Bertram B. Daiker Yes, sir.
This conversation found its way into Justice Douglas’s concurrence, where he stated, “Plainly, our Bill of Rights would not permit a State or the Federal Government to adopt an official prayer and penalize anyone who would not utter it. This, however, is not that case, for there is no element of compulsion or coercion in New York’s regulation requiring that public schools be opened each day with the following prayer: ‘Almighty God, we acknowledge our dependence upon Thee, and we beg Thy blessings upon us, our parents, our teachers, and our Country.’” (Decision p. 438)
Let’s assume, for the moment, that education is a responsibility of the government. The Establishment Clause was concerned with the forced conscience, through attendance and funding, of a government religion. However, no institution can be devoid of ideology (religion), especially one tasked with conveying knowledge and the reasons for knowledge. The current state has established its own religion devoid of God and Christianity but full of ideological statements. Romans 6:16-18 states that it is not whether we serve an ideology and a belief, but which belief we serve: “Do you not know that if you present yourselves to anyone as obedient slaves, you are slaves of the one whom you obey, either of sin, which leads to death, or of obedience, which leads to righteousness? But thanks be to God, that you who were once slaves of sin have become obedient from the heart to the standard of teaching to which you were committed, and, having been set free from sin, have become slaves of righteousness.”
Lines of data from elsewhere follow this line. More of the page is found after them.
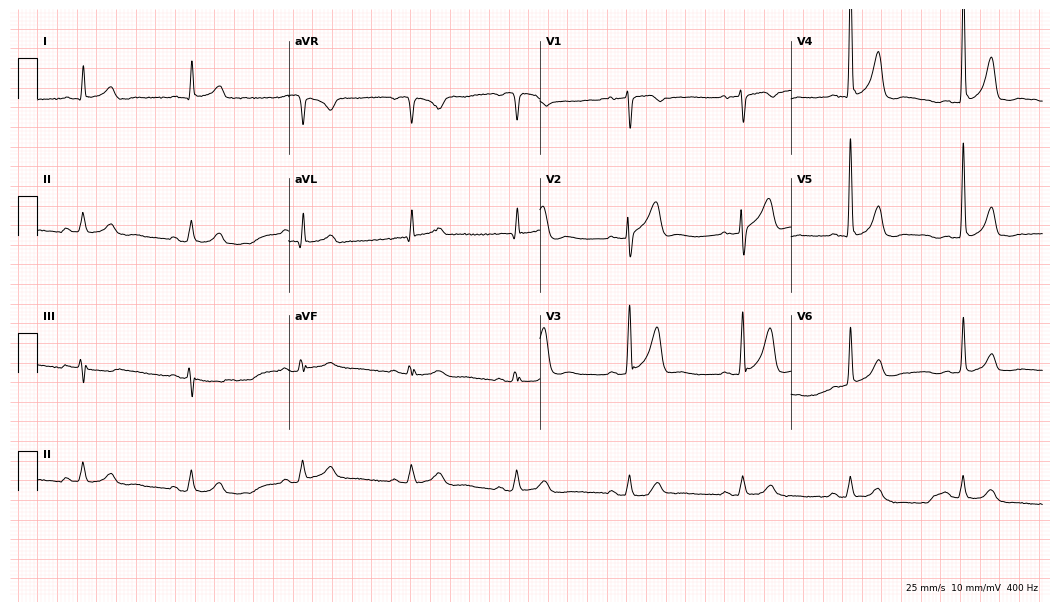
12-lead ECG (10.2-second recording at 400 Hz) from a man, 82 years old. Labelled as a normal ECG.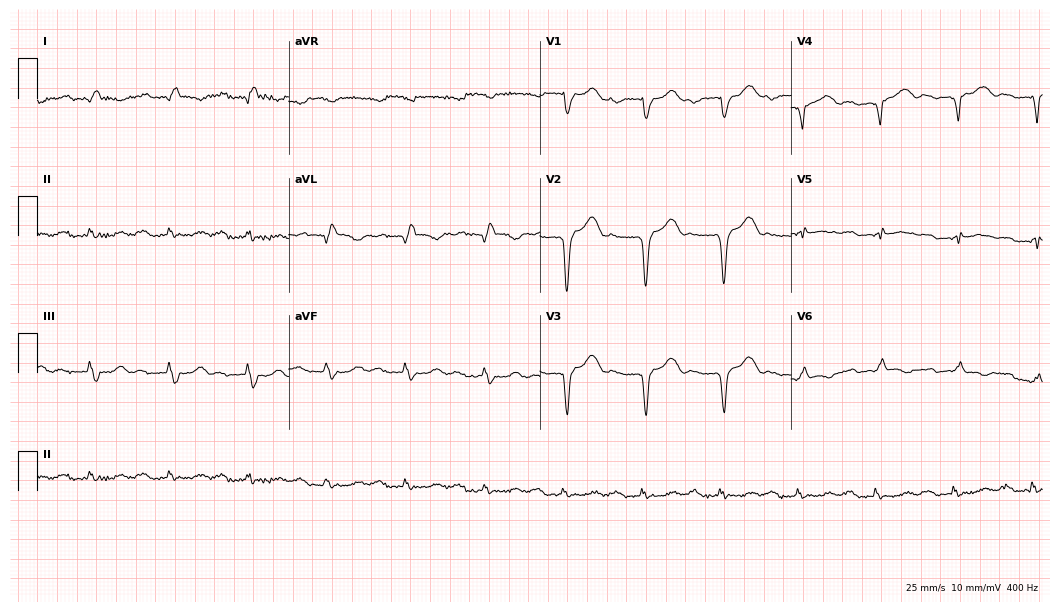
Electrocardiogram, a 76-year-old male patient. Interpretation includes first-degree AV block.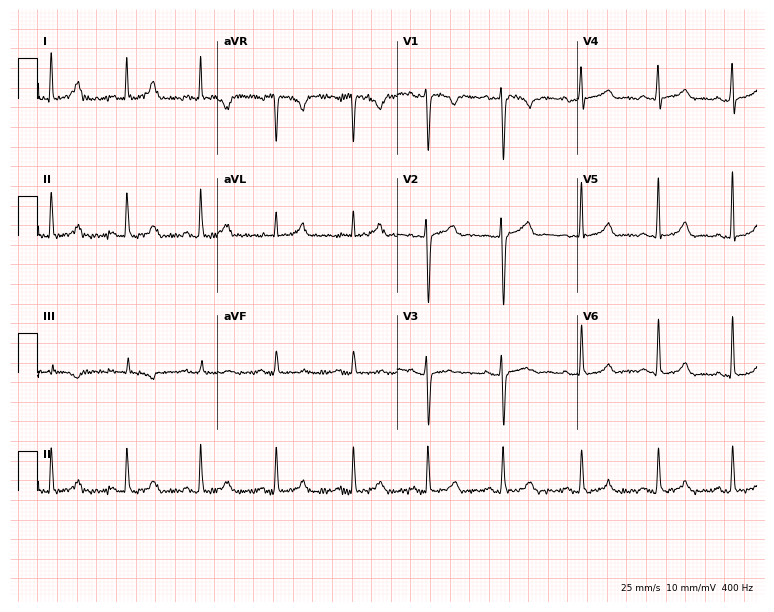
Resting 12-lead electrocardiogram. Patient: a 39-year-old female. Read as a normal ECG.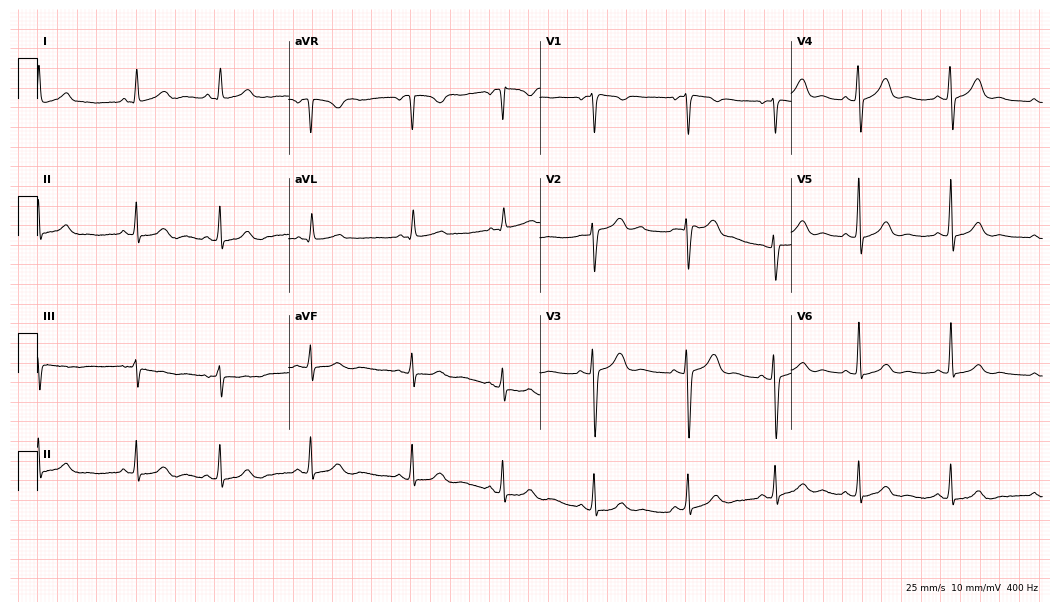
Resting 12-lead electrocardiogram (10.2-second recording at 400 Hz). Patient: a female, 32 years old. Read as a normal ECG.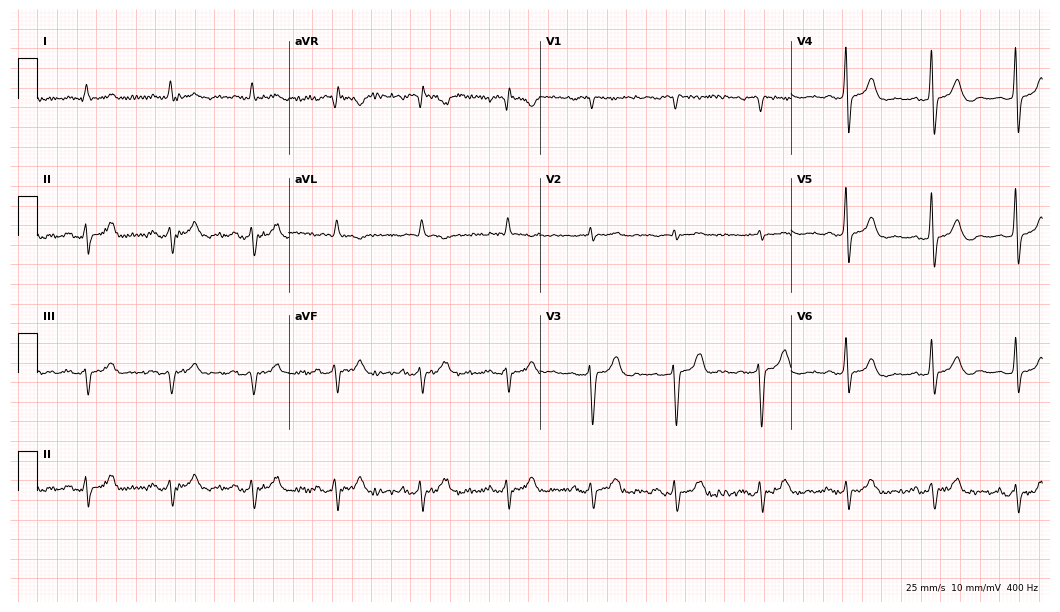
12-lead ECG from an 81-year-old man. No first-degree AV block, right bundle branch block, left bundle branch block, sinus bradycardia, atrial fibrillation or sinus tachycardia recorded for this tracing.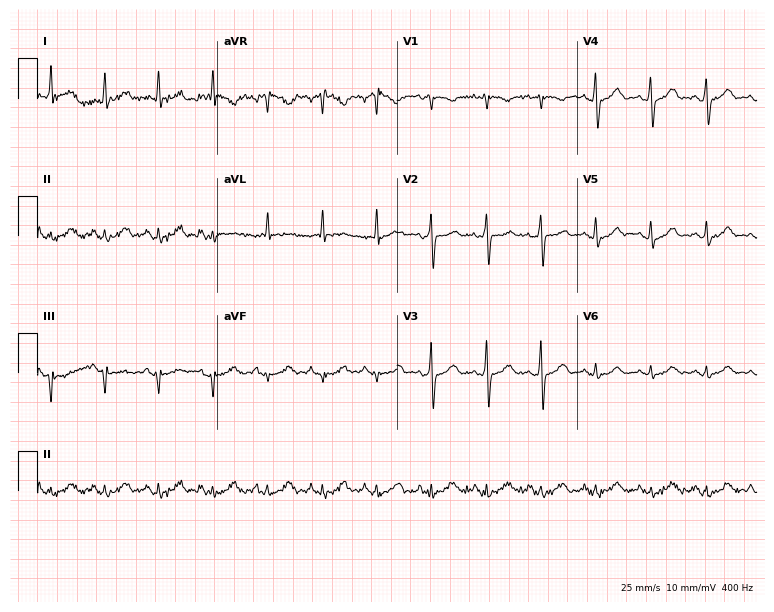
Standard 12-lead ECG recorded from a 52-year-old female. None of these six findings is recorded: first-degree AV block, right bundle branch block, left bundle branch block, sinus bradycardia, atrial fibrillation, sinus tachycardia. Findings outside these six are not listed.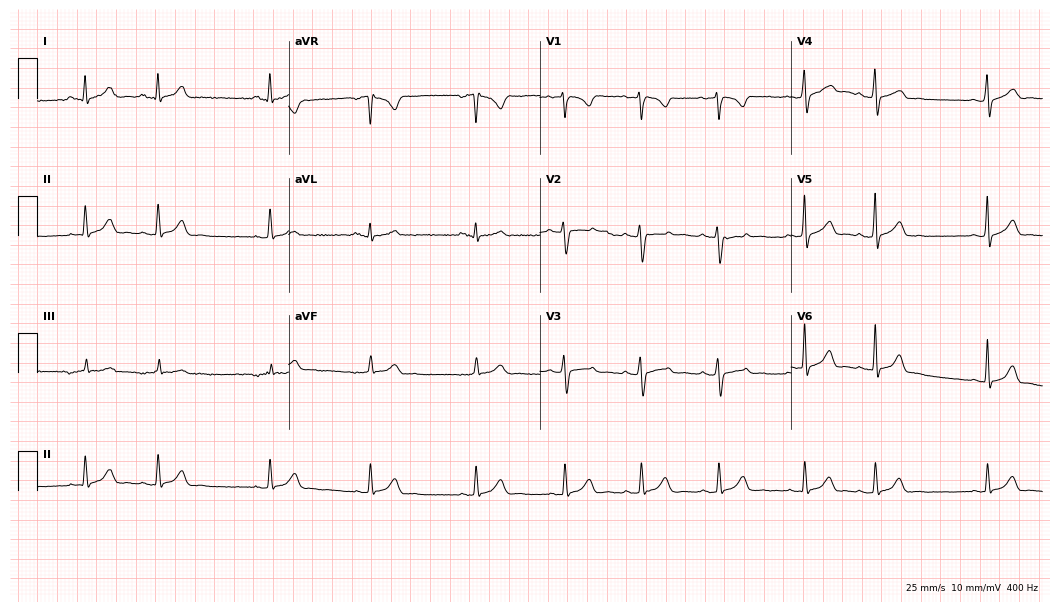
Resting 12-lead electrocardiogram. Patient: a 33-year-old female. None of these six findings is recorded: first-degree AV block, right bundle branch block, left bundle branch block, sinus bradycardia, atrial fibrillation, sinus tachycardia.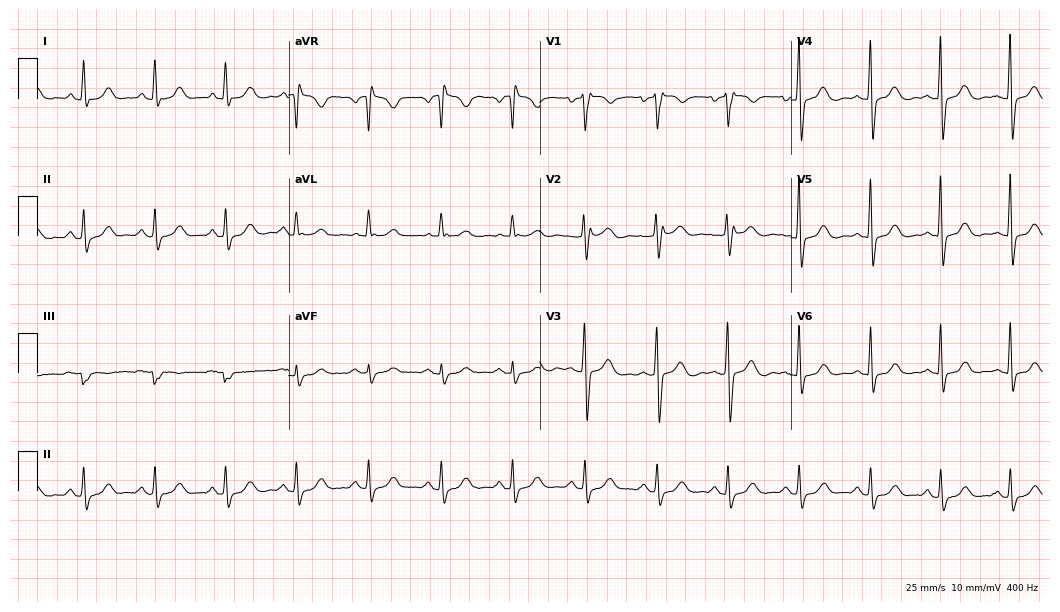
12-lead ECG from a 49-year-old woman. No first-degree AV block, right bundle branch block (RBBB), left bundle branch block (LBBB), sinus bradycardia, atrial fibrillation (AF) or sinus tachycardia recorded for this tracing.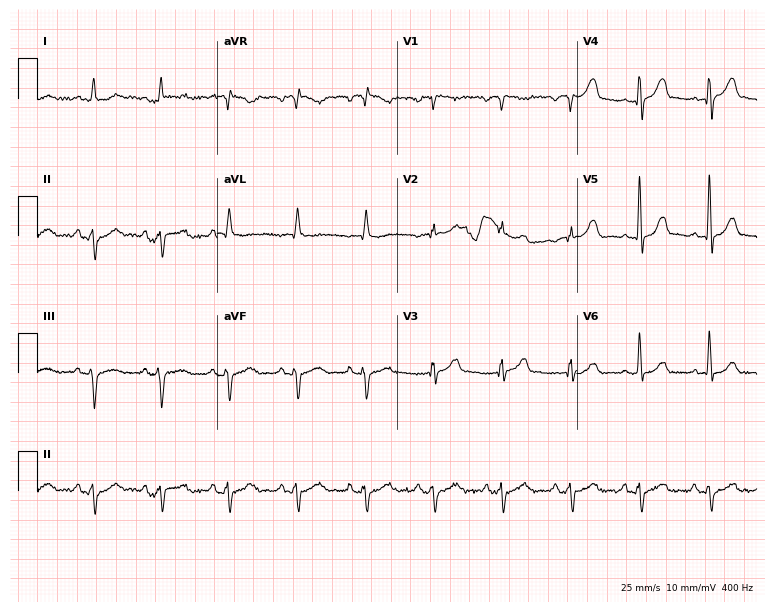
12-lead ECG from a 72-year-old male. No first-degree AV block, right bundle branch block, left bundle branch block, sinus bradycardia, atrial fibrillation or sinus tachycardia recorded for this tracing.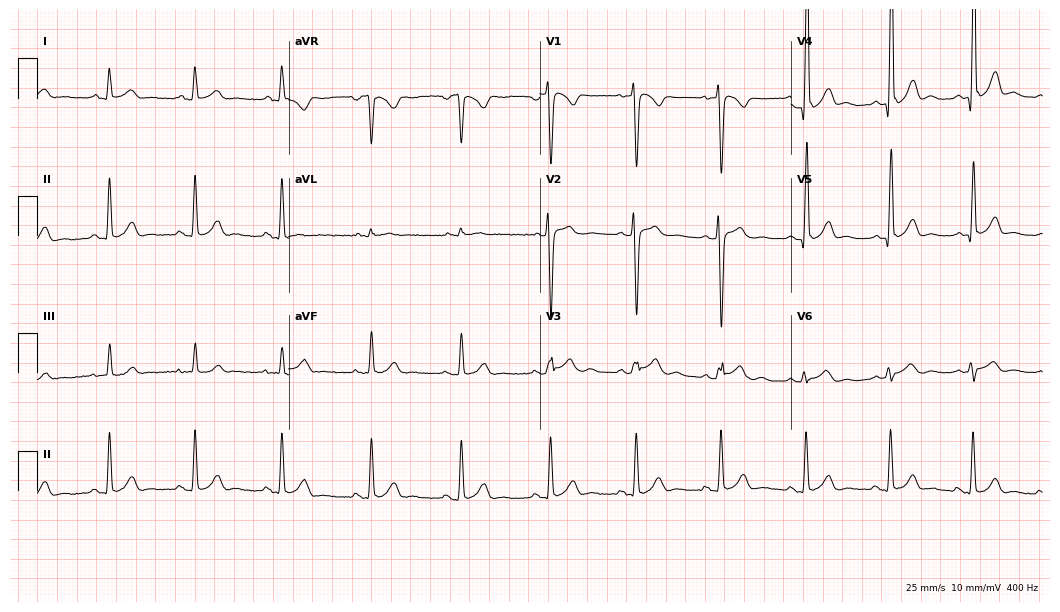
12-lead ECG from a 21-year-old male patient. Recorded interpretation: within normal limits.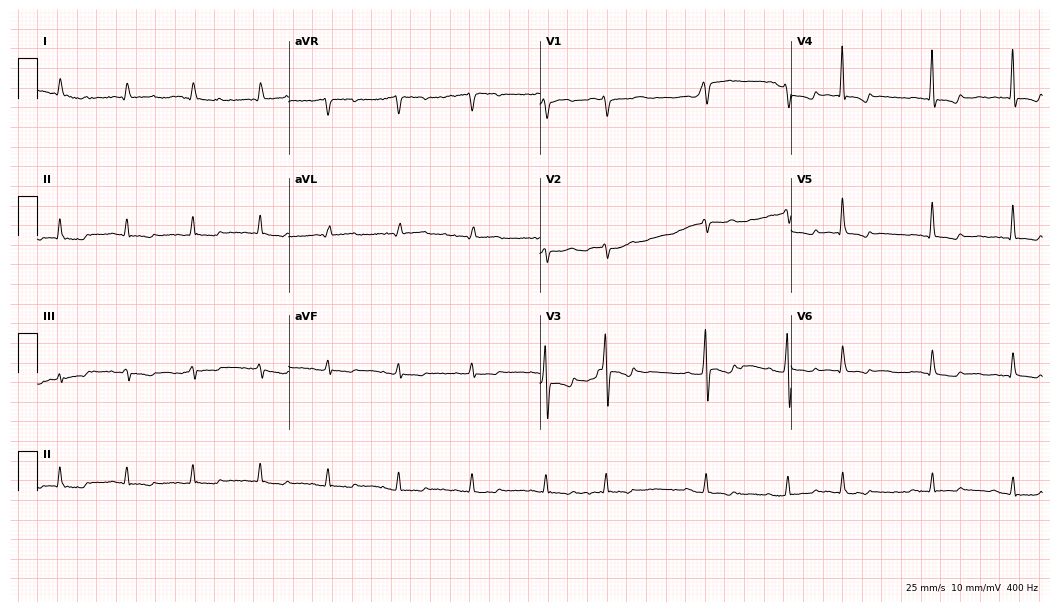
12-lead ECG from a woman, 80 years old (10.2-second recording at 400 Hz). No first-degree AV block, right bundle branch block, left bundle branch block, sinus bradycardia, atrial fibrillation or sinus tachycardia recorded for this tracing.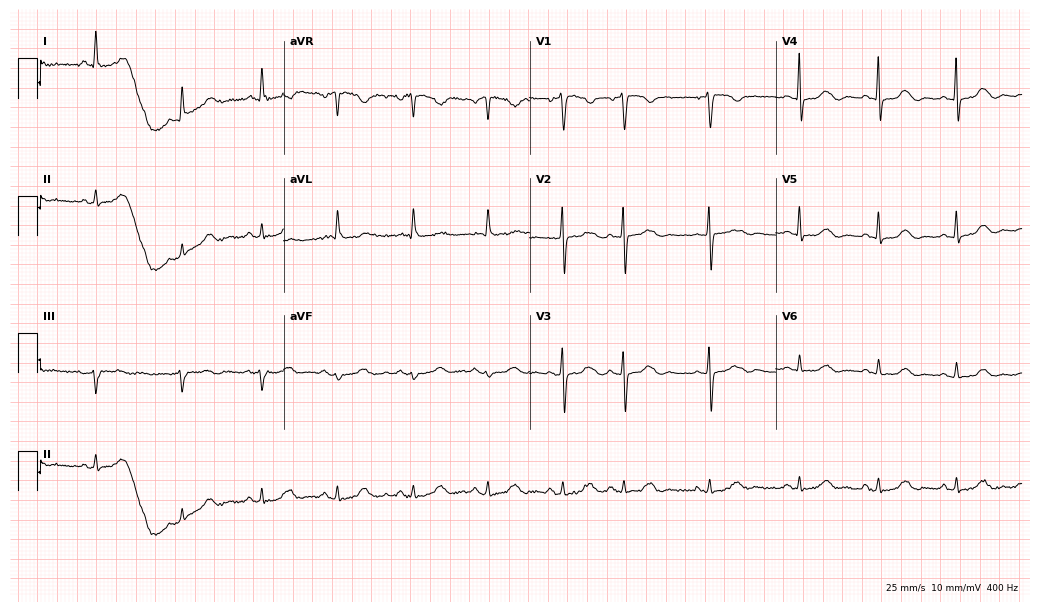
12-lead ECG from an 86-year-old woman. Screened for six findings — first-degree AV block, right bundle branch block, left bundle branch block, sinus bradycardia, atrial fibrillation, sinus tachycardia — none is recorded. Other findings, if any, are not listed.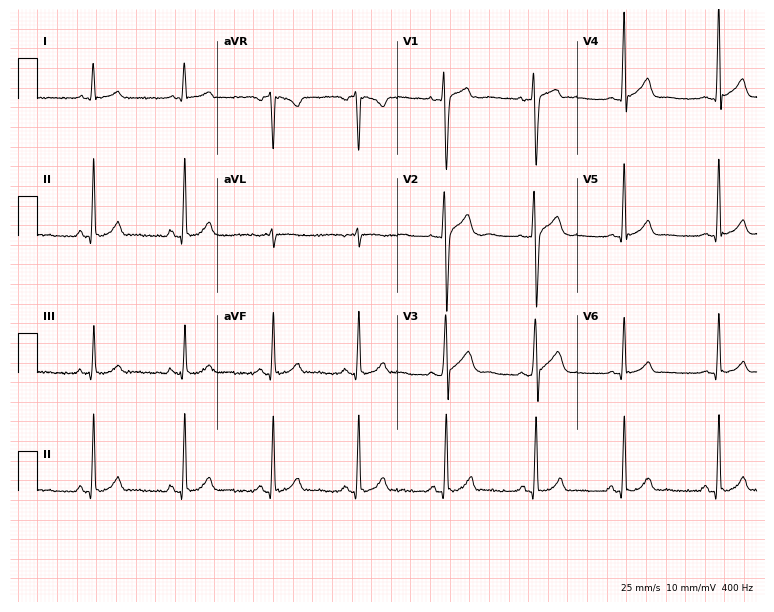
Electrocardiogram (7.3-second recording at 400 Hz), a male patient, 22 years old. Of the six screened findings (first-degree AV block, right bundle branch block, left bundle branch block, sinus bradycardia, atrial fibrillation, sinus tachycardia), none is recorded.

In Justice Steward’s dissent, he stated that “the Court has misapplied a great constitutional principle. I cannot see how an ‘official religion’ is established by letting those who want to say a prayer say it. On the contrary, I think that to deny the wish of these school children to join in reciting this prayer is to deny them the opportunity of sharing in the spiritual heritage of our Nation. It was all summed up by this Court just ten years ago in a single sentence: ‘We are a religious people whose institutions presuppose a Supreme Being.’ (Zorach v. Clauson)” (Decision p. 438)
We can be a people who recognize God in our institutions, recognizing that He is our creator and savior. Or we can rebel and claim that we are the rulers of our world, independent from God, “[our] eyes will be opened, and [we] will be like God, knowing good and evil.” (Gen. 3:5)
Conclusion
The creator of the universe should neither be neglected nor overlooked within our institutions. The civil government’s educational model is not depicted in scripture, nor is it the duty of the state to “bring them (children) up in the discipline and instruction of the Lord,” as stated in Ephesians 6:4. Fathers are entrusted with the education of their children and can delegate this task to their family, an external tutor, or a school, aiming to educate them as the Lord has instructed.
The state has taken on the responsibility of education, mandating attendance and funding for its idol factory. This decision’s misinterpretation of the Establishment Clause, separated from its original context after centuries, marks another instance of our civil government’s rejection of God.